C’est aussi le jeu avec l’invisible : gestes fondés sur des accessoires inexistants dans La Leçon ou dirigés vers des personnages invisibles dans Les Chaises. Ces gestes flottant dans une atmosphère onirique et ludique sont en même temps chargés de créer à eux seuls la situation dramatique. L’insolite repose aussi sur une rupture du code gestuel commun. Les mouvements et attitudes deviennent ambigus. M

me

Smith, par exemple, « montre ses dents » (La Cantatrice chauve) et non « les dents », expression plus clairement animalisante mais aussi plus attendue. Les gestes bousculent le code. Ils font fi également de toute graduation.

Mme Smith supplie de manière outrée le Pompier de raconter une nouvelle anecdote : elle

« tombe à ses genoux, en sanglotant, ou ne le fait pas » (ibid.). L’équivalence posée entre le jeu hyperbolique et l’absence de geste prouve qu’il est vain de compter sur une échelle rationnelle. Les gestes et les poses sont littéralement extravagants, souvent dépourvus de motivations logiques telles les traversées de la scène sans rime ni raison dans Le Maître voire Macbett. Parfois ils sont tout simplement inappropriés et signent alors l’altération ontologique des personnages : « Il la menace après s’être ébroué comme un caniche ; mais "vraiment"

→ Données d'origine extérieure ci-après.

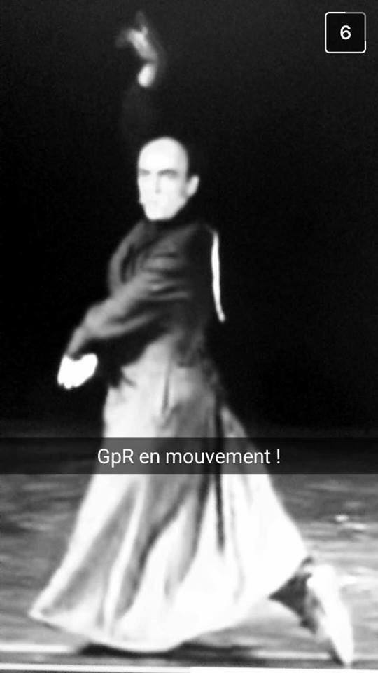 Elie kakou, grand admirateur du GPR

comme un caniche » (Le Tableau). En dernière instance, l’accélération est une des modalités les plus représentatives de la gestualité ionescienne. La scène de thaumaturgie dans Macbett, celle du va-et-vient de la Concierge avec son plateau dans Ce Formidable Bordel !, celle de Madeleine apportant les tasses dans Victimes du devoir… sont fondées sur une répétition des mouvements avec augmentation de la cadence. Au final, l’effet produit est celui d’une mécanisation : « le Premier Agent répète les ordres de la même manière, en tournant la tête, à droite, à gauche, etc., comme une marionnette » (Tueur sans gages). Outre sa capacité à détacher le théâtre d’une dramaturgie purement verbale et à ouvrir sur d’autres dimensions esthétiques (onirisme, insolite) voire d’autres arts (danse, pantomime), le geste est le meilleur révélateur de l’obsession ionescienne de l’accélération en même temps qu’un des instruments privilégiés pour représenter l’homme comme un pantin métaphysique ou un vide ontologique.

Bibliographie

Paul V ERNOIS , La Dynamique théâtrale d’Eugène Ionesco, Klincksieck, coll. « Théâtre d’aujourd’hui », 1988, p. 189-205.

Yannick H OFFERT , « De la dimension chorégraphique du théâtre de Ionesco », in Marie-

France Ionesco et Norbert Dodille (dir.), Lire, jouer Ionesco. Colloque de Cerisy, Les

Solitaires Intempestifs, 2010, p. 271-292.